Jan
10
2014

Review of Income Tax Deduction Rules for Charitable Gifts

zuckerbergThe Chronicle of Philanthropy recently released its list of the Top 10 biggest charitable gifts of 2013 (which is really the Top 15, since 5 gifts tied at 10th place), and do they make me wish I qualified as a charity!

Topping the list at Number 1 were Mark Zuckerberg of Facebook, and his wife, Priscilla Chan, who gifted $992.2 million of Facebook shares to the Silicon Valley Community Foundation. Number 2 on the list were Nike Chairman Phil Knight and his wife, Penelope Knight, who made a $500 million pledge to the Oregon Health and Science University Foundation.

The list continues:

3. Michael Bloomberg: $350 million pledge to Johns Hopkins University
4. Charles B. Johnson: $250 million pledge to Yale University
5. Stephen Ross: $200 million pledge to University of Michigan
6. Muriel Block: $160 million bequest to Yeshiva University
7. John Arrillaga: $151 million pledge to Stanford University
8. Irwin and Joan Jacobs: $133 million pledge to Cornell NYC Tech
9. Charles Munger: $110 million pledge to University of Michigan

And tying for the number 10 spot,

David Koch: $100 million pledge to New York-Presbyterian Hospital
Frank McCourt: $100 million pledge to Georgetown University
Ronald Perelman: $100 million pledge to Columbia Business School
T. Denny Sanford: $100 million pledge to University of California at San Diego
Stephen Schwarzman: $100 million pledge to Tsinghua University in Beijing
Deborah Joy Simon: $100 million pledge to Mercersburg Academy

While the rest of us may not have the ability to make charitable donations of this magnitude (or maybe you’re the lucky reader who does!), we thought this might be a good time to review some of the basic income tax deductions available for gifts to charities.

Section 170 of the Internal Revenue Code (the “Code”) governs income tax deductions for charitable contributions. In the case of an individual making a cash gift to a Section 501(c)(3) organization classified as a “public charity” (such as churches, schools, hospitals, and governmental units), the gift is deductible for federal income tax purposes so long as the aggregate gifts do not exceed fifty percent (50%) of the taxpayer’s adjusted gross income (“AGI”) for the taxable year.

In the case of a contribution of capital gain property to a public charity, a taxpayer can only deduct such contributions up to thirty percent (30%) of the taxpayer’s AGI for the taxable year. The amount of capital gain property contributed is taken into account after all other charitable contributions to public charities. Therefore, if the taxpayer contributes 30% of his or her AGI in non-capital gain assets and 30% of his or her AGI in capital gain assets, the non-capital gain assets will be applied first, then 20% of the capital gain property will be allowed, with the remaining 10% exceeding the taxpayer’s total 50% limit. Any excess contributions will be treated as a contribution in each of the five succeeding taxable years.

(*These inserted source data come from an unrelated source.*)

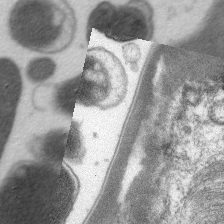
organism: C. elegans
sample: Pharynx
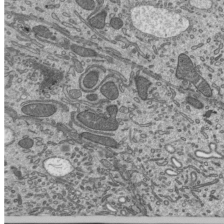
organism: Mouse
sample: Mouse epididymis efferent ductule cilia
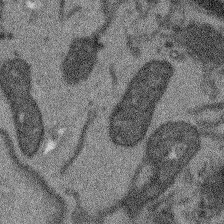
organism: Arabidopsis thaliana
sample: Root tip
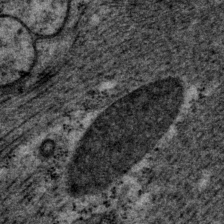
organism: P. pacificus
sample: Pharynx
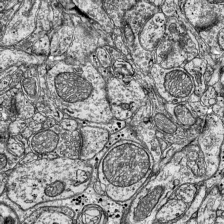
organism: Mouse
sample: Visual Cortex
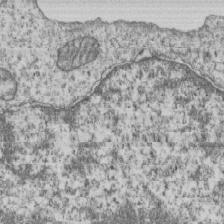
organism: Human
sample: MDA-MB-231 cells
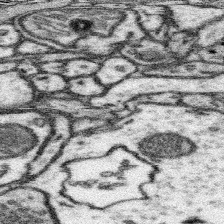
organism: Mouse
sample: Somatosensory cortex neuropil
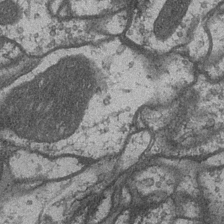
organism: Drosophila
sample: Optic medulla
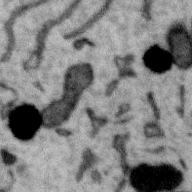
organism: Zebra finch
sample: Brain
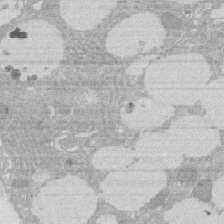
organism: Rat
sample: Salivary granule
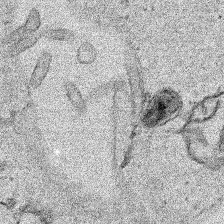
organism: Human
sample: Mitochondria in HCT116 cells
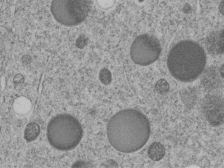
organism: C. elegans
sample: C. elegans embryo early stage
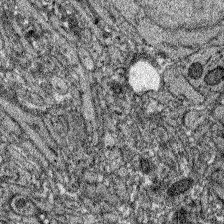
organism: Zebrafish
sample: Larval olfactory bulb
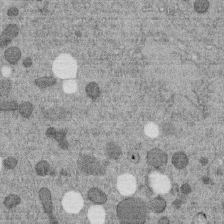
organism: C. elegans
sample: C. elegans embryo early stage
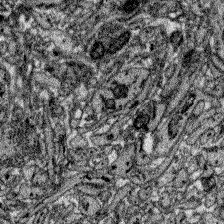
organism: Zebrafish
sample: Larval olfactory bulb
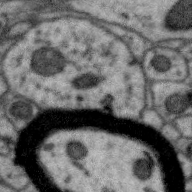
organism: Zebra finch
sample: Brain
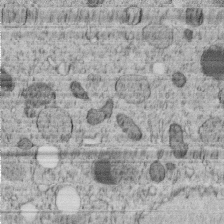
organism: C. elegans
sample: C. elegans embryo early stage
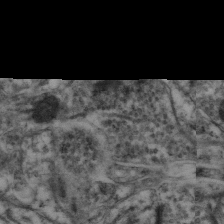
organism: Mouse
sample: Neocortex
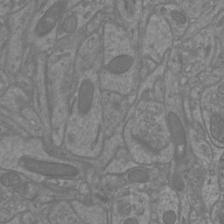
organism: Mouse
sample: Cortical neurons
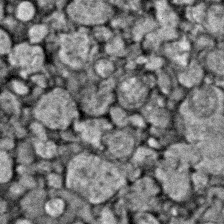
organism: Zebrafish
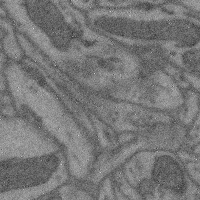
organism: Mouse
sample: Cerebral cortex

If a taxpayer contributes cash to a Section 501(c)(3) organization that is not classified as a public charity, such as to a private non-operating foundation, then the deductions for such contributions may not exceed the lesser of thirty percent (30%) of the taxpayer’s AGI or the excess of fifty percent (50%) of the taxpayer’s AGI for the taxable year over the amount of contributions of cash made to public charities.

If a taxpayer contributes capital gain property to a Section 501(c)(3) organization that is not classified as a public charity, then the amount of the contributions allowable for deduction purposes shall not exceed the lesser of twenty percent (20%) of the taxpayer’s AGI for the taxable year, or “the excess of thirty percent (30%) of the taxpayer’s AGI for the taxable year over the amount of the contributions of capital gain property” to public charities. Contributions of capital gain property to which this twenty percent (20%) limitation apply shall be taken into account after all other charitable contributions. Any excess contributions will be treated as a charitable contribution of capital gain property in each of the five succeeding taxable years.